Janssen Pharmaceuticals

Field: information technology, pharmaceutical industry

Machine learning applications are becoming increasingly used in various areas of human activity such as the energy industry, industrial automation, robotics, the automotive industry, and biomedicine. At an industrial level, these applications usually include a series of mutually interconnected data processing steps.

Within the framework of the European ExCAPE project funded by the Horizon 2020 programme, we cooperate with pharmaceutical companies in the field of drug discovery using supercomputers and machine learning methods. The opportunity to exactly predict the activity of chemical compounds enormously reduces the costs and time required for this process, and has a significant impact on innovation in therapeutic processes and increasing the possible uses of medication. For this purpose, a number of tools allowing us to face this challenge have been developed. The contribution of IT4Innovations is the open source software HyperLoom, which allows dependent computational tasks to be efficiently distributed in distributed environments.

HyperLoom users can easily define dependences between computational tasks and create a pipeline, which can then be executed on an HPC system. This software also allows users to execute pipelines containing a wide range of task types, from basic built-in tasks and user-defined tasks to tasks wrapping third-party applications including their combinations.

HyperLoom was designed to have minimal task planning and running overheads, and to efficiently deal with the varying execution times of different tasks. The software core is implemented in the C++ programming language
and is able to dynamically orchestrate tasks over available computational resources with respect to user-defined task requirements. The core of HyperLoom is composed of a server and several worker components.
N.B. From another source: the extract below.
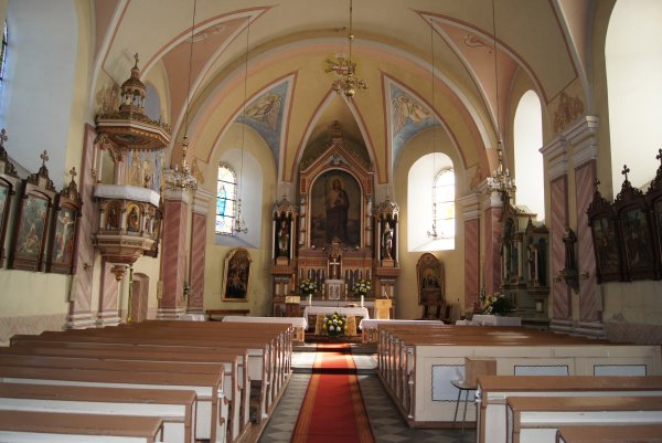 Lubrza – kościół parafialny p.w. św. Jakuba, 1600, XVIII w. (zabytek nr 567/59 z 3.04.1959)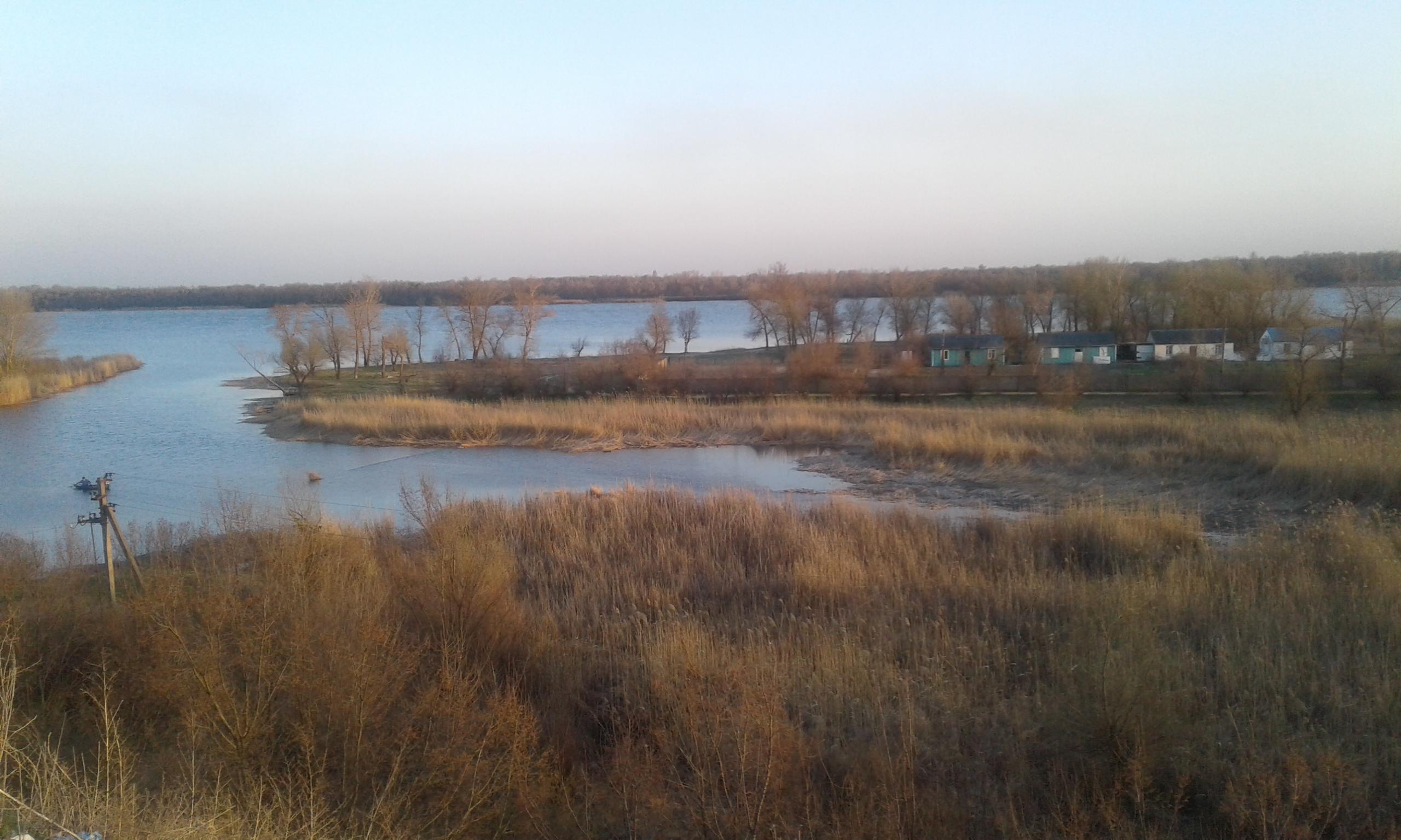 Вид на затоку и остров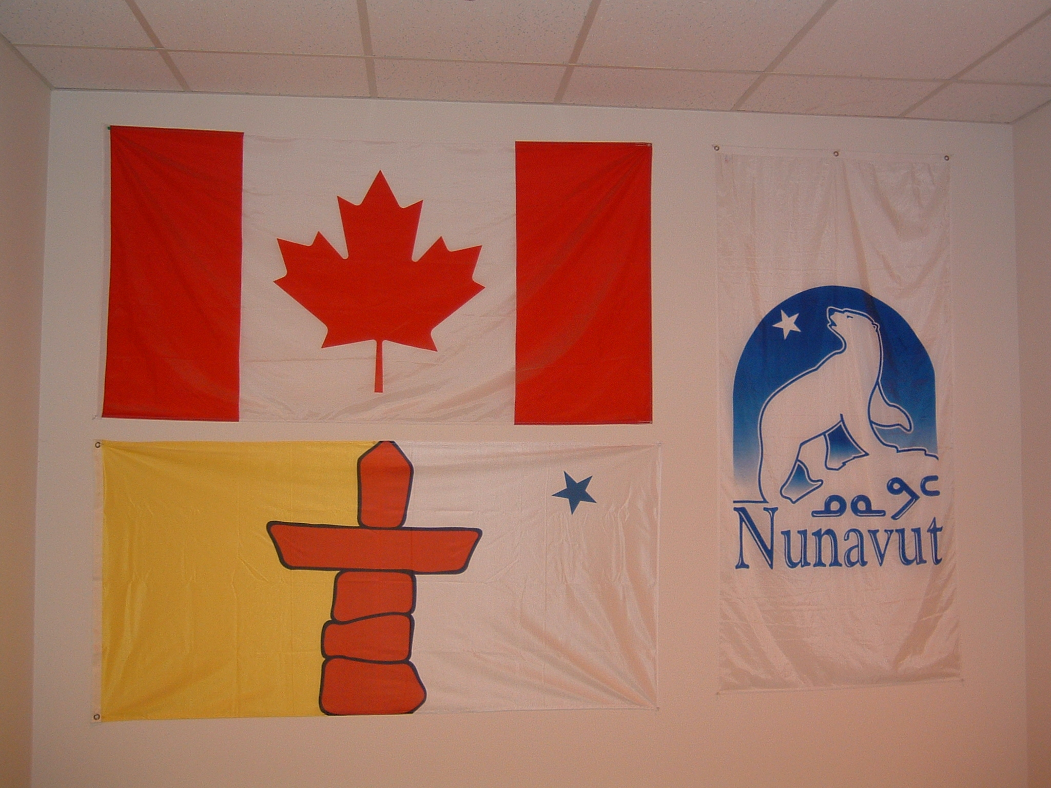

The server component is responsible for planning and running tasks on worker components, which run on compute nodes. Pipelines are then defined and sent to
the server via a Python interface.

Performance tests have proved that HyperLoom allows execution of pipelines containing hundreds of thousands
of interconnected tasks with unknown execution times on tens to hundreds of compute nodes. In addition, this
universal tool is also applicable in other industrial sectors.


Vladimir Chupakhin

Pharma companies have collected a significant amount of protein-ligand interactions forming the so-called chemogenomics matrix: interactions between compounds and proteins. However, this matrix is very sparse with less than 1% of this matrix being filled. Predictive modelling can help fill this matrix using a classification or regression model. Predictions in turn are used to speed-up
the drug design and development process, which can help cut costs as well as reduce animal use. While machine learning is
widely used in every step of the drug design and discovery process, it is still a hurdle to use it on big data, taking into account all of the modelling steps needed: hyperparameter search, model and
predictions storage, etc. Together with IT4Innovations, we try to overcome these challenges within the ExCAPE project.